“Are The Cats Gay, Too?” Queer Woman Comes Out To Mother With A Little Help From Her Feline Friends.

by Sho Barksdale

My name is Sho Barksdale. I am from Minneapolis, Minnesota.

Animals have always been a big part of my family’s life. Growing up, I’ve had cats, dogs, hamsters, rats, snapping turtles. It’s always been a big passion for us. My mom has always been a big advocate of animals and we always enjoyed having them around our house.

When I was 18 years old, my mom decided to move to Seattle. And it was – I believe I was around 20 that I decided to move to Seattle myself, but I knew that had to come out to my mother before I make that big transition. So I was driving home from work and I was in a little bit of traffic and it just occurred to me that – why not? Get it out of the way. So I called her when I was in the car in traffic and I do remember that she answered quickly and I remember my heart beating super fast, which was really weird because my mom – we talked often.

After I got the pleasantries over, I just shouted out and said, “Hey, I have something to tell you. I’m gay.” And I remember there was a – it could have been maybe almost a full minute, literally a full minute, 60 seconds, of just silence.

And after about a minute, she – the only thing she said was, “Are the cats gay, too?” And I didn’t know how to respond to that so I told her I didn’t know. And maybe it was about – I’d probably say maybe 10 or 20 seconds of silence until she told me that she had to get off the phone and she hung up in my face and that was the end of that conversation.

I do remember after the call sitting in silence in traffic and I still felt relief. I felt like I got it out. What was the worst that can happen at this point?

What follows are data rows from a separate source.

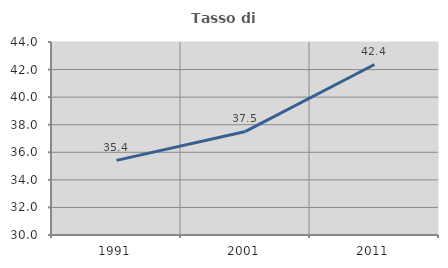
| Category | Tasso di occupazione   |
|---|---|
| 1991.0 | 35.412 |
| 2001.0 | 37.512 |
| 2011.0 | 42.369 |
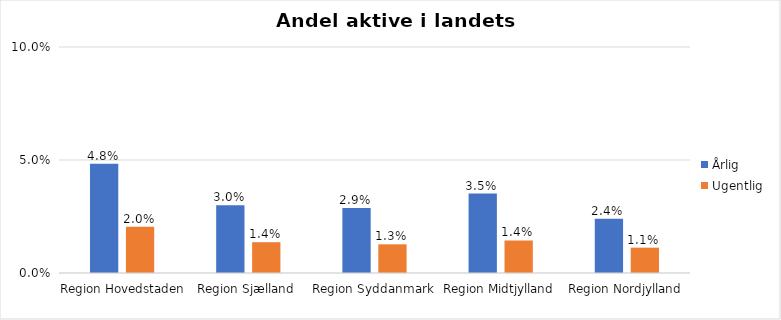
| Category | Årlig | Ugentlig |
|---|---|---|
| Region Hovedstaden | 0.048 | 0.02 |
| Region Sjælland | 0.03 | 0.014 |
| Region Syddanmark | 0.029 | 0.013 |
| Region Midtjylland | 0.035 | 0.014 |
| Region Nordjylland | 0.024 | 0.011 |
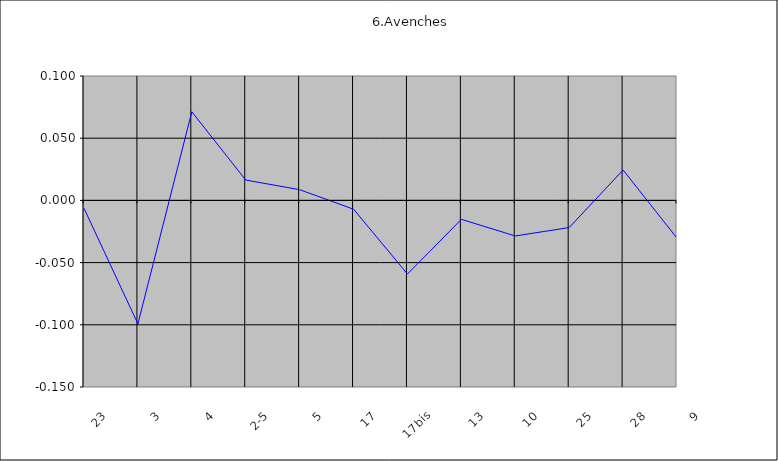
| Category | Avenches |
|---|---|
| 23 | -0.006 |
| 3 | -0.099 |
| 4 | 0.071 |
| 2-5 | 0.016 |
| 5 | 0.009 |
| 17 | -0.007 |
| 17bis | -0.059 |
| 13 | -0.015 |
| 10 | -0.029 |
| 25 | -0.022 |
| 28 | 0.024 |
| 9 | -0.03 |
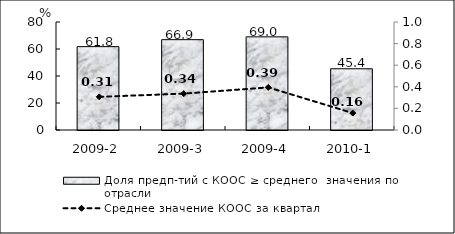
| Category | Доля предп-тий с КООС ≥ среднего  значения по отрасли |
|---|---|
| 2009-2 | 61.75 |
| 2009-3 | 66.92 |
| 2009-4 | 69 |
| 2010-1 | 45.35 |
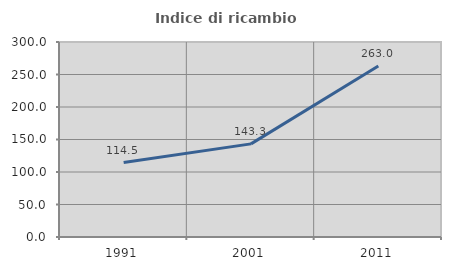
| Category | Indice di ricambio occupazionale  |
|---|---|
| 1991.0 | 114.526 |
| 2001.0 | 143.263 |
| 2011.0 | 262.951 |
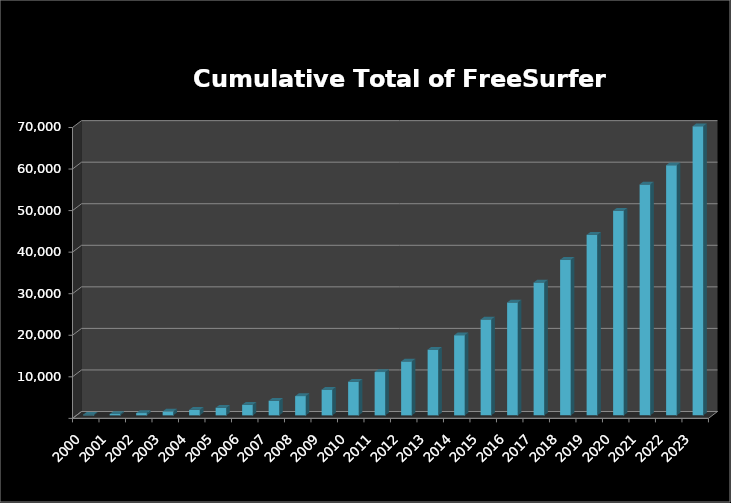
| Category | Cumulative Total of Licenses |
|---|---|
| 2000 | 172 |
| 2001 | 321 |
| 2002 | 551 |
| 2003 | 943 |
| 2004 | 1328 |
| 2005 | 1828 |
| 2006 | 2550 |
| 2007 | 3512 |
| 2008 | 4638 |
| 2009 | 6187 |
| 2010 | 8101 |
| 2011 | 10427 |
| 2012 | 12975 |
| 2013 | 15806 |
| 2014 | 19295 |
| 2015 | 23082 |
| 2016 | 27170 |
| 2017 | 31976 |
| 2018 | 37455 |
| 2019 | 43439 |
| 2020 | 49265 |
| 2021 | 55587 |
| 2022 | 60203 |
| 2023 | 69579 |
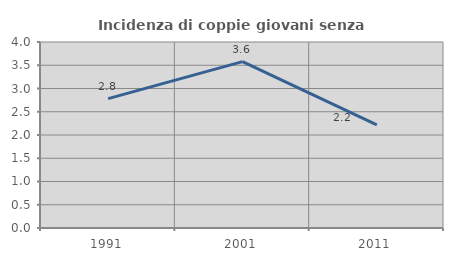
| Category | Incidenza di coppie giovani senza figli |
|---|---|
| 1991.0 | 2.782 |
| 2001.0 | 3.578 |
| 2011.0 | 2.218 |
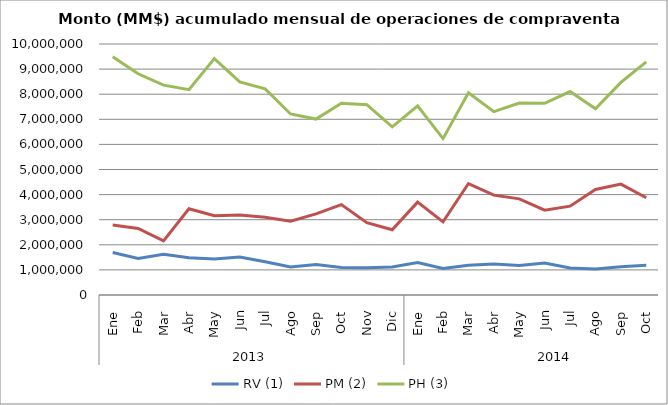
| Category | RV (1) | PM (2) | PH (3) |
|---|---|---|---|
| 0 | 1693090.019 | 2788692.01 | 9495719.157 |
| 1 | 1457870.523 | 2652319.476 | 8814454.346 |
| 2 | 1619570.46 | 2155113.626 | 8361658.957 |
| 3 | 1485677.791 | 3434435.881 | 8182321.991 |
| 4 | 1434943.507 | 3155786.06 | 9417818.094 |
| 5 | 1516566.545 | 3191285.457 | 8490151.421 |
| 6 | 1322115.523 | 3099755.507 | 8212010.547 |
| 7 | 1118245.895 | 2937089.197 | 7211658.784 |
| 8 | 1215047.725 | 3232334.418 | 7008526.172 |
| 9 | 1092035.083 | 3603082.09 | 7640993.748 |
| 10 | 1088055.605 | 2879188.198 | 7583918.365 |
| 11 | 1114851.326 | 2596986.123 | 6700659.979 |
| 12 | 1296256.43 | 3700290.091 | 7538361.261 |
| 13 | 1061199.219 | 2915830.381 | 6230064.605 |
| 14 | 1189463.212 | 4440910.02 | 8058380.739 |
| 15 | 1231035.305 | 3977428.452 | 7305106.144 |
| 16 | 1178985.046 | 3830415.456 | 7649023.753 |
| 17 | 1271543.287 | 3377453.657 | 7635505.378 |
| 18 | 1074038.901 | 3538491.307 | 8103978.154 |
| 19 | 1039238.343 | 4203748.491 | 7419437.742 |
| 20 | 1122686.945 | 4418671.366 | 8468015.825 |
| 21 | 1187018.073 | 3874404.728 | 9290296.839 |
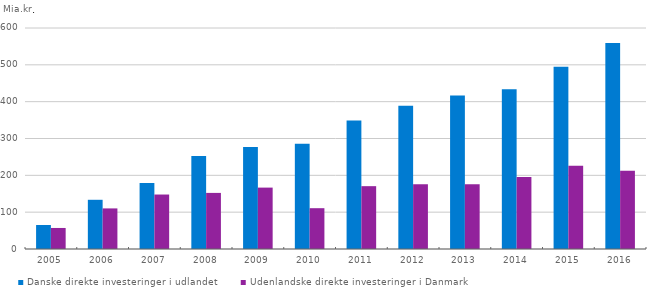
| Category | Danske direkte investeringer i udlandet | Udenlandske direkte investeringer i Danmark |
|---|---|---|
| 2005.0 | 65.1 | 57.1 |
| 2006.0 | 133.6 | 110.2 |
| 2007.0 | 179.5 | 147.9 |
| 2008.0 | 252.3 | 152.3 |
| 2009.0 | 277 | 166.7 |
| 2010.0 | 285.6 | 110.8 |
| 2011.0 | 349.2 | 170.6 |
| 2012.0 | 389.2 | 175.9 |
| 2013.0 | 417 | 175.6 |
| 2014.0 | 433.8 | 195.3 |
| 2015.0 | 494.8 | 225.9 |
| 2016.0 | 559.3 | 212.2 |
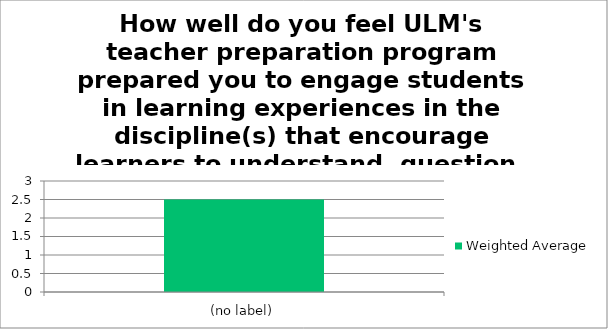
| Category | Weighted Average |
|---|---|
| (no label) | 2.5 |
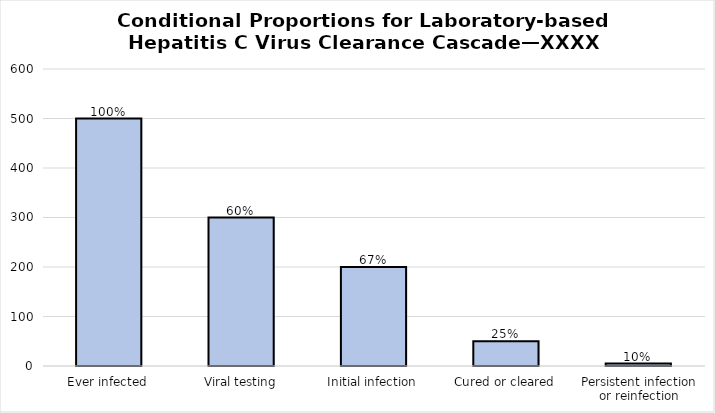
| Category | Series 0 |
|---|---|
| Ever infected | 500 |
| Viral testing | 300 |
| Initial infection | 200 |
| Cured or cleared | 50 |
| Persistent infection or reinfection | 5 |
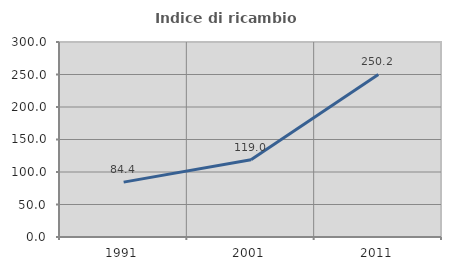
| Category | Indice di ricambio occupazionale  |
|---|---|
| 1991.0 | 84.416 |
| 2001.0 | 118.988 |
| 2011.0 | 250.166 |

I can’t say that she found out from somebody else. That was a fear. But I was concerned because my mom had just hung up and I didn’t know where our relationship stood at that time. So it was really emotional.

She called me about two days later and had admitted that she needed some time to process and then she told me that she accepted me and my cats as we were. I was still relieved that I had told her that I wasn’t really in a place to, like, question the whole cat thing. But hey, if she accepted me, she accepted the cats, we’re on a good page. And I felt great because I was going to start again my move to Seattle on a clean slate. My mom knew. My mom loved me.

I think that my mom processing my cats as being queer or gay was a way for her to understand and accept her daughter as being queer or gay. I think she used the cats as a way for her to process what that meant for her daughter. Like when you’re really uncomfortable, people tend to go to a comfortable space, and I think that was her comfortable space and something that we both could find comfort in.

So I moved in with my mother. That was in August 2009. And it was a relatively easy transition from living in Minneapolis to living in Seattle. It wasn’t until maybe about a month in that my mom started, like, being more open about my sexuality and making comments about my cats, in particular Papi Chulo.

I guess he was a little bit flamboyant, for a better word. He loved to clean myself every second of the day. Even if you petted him, he would quickly clean himself. And he was a very prim and proper cat. He was sitting in the window and he was, you know, watching the birds and stuff and my mom made a compliment about how handsome he was and that he would get all the men – the men cats. There was a stray – I forget the stray’s name – who would come around often and my mom dubbed this stray “Papi Chulo’s boyfriend” because they got along really well and they would talk through the window.

Coming out is complicated, which is okay. And it is uncomfortable and that’s completely fine. We can’t expect people to process this information in the way that we would like them to process, and that’s okay for people to use whatever mechanisms that they have to learn and to decide how they feel about that information. I think really good advice I can give to somebody is to let people process as they need to process. And even if it doesn’t turn out the way you want it to turn out, to still believe in yourself.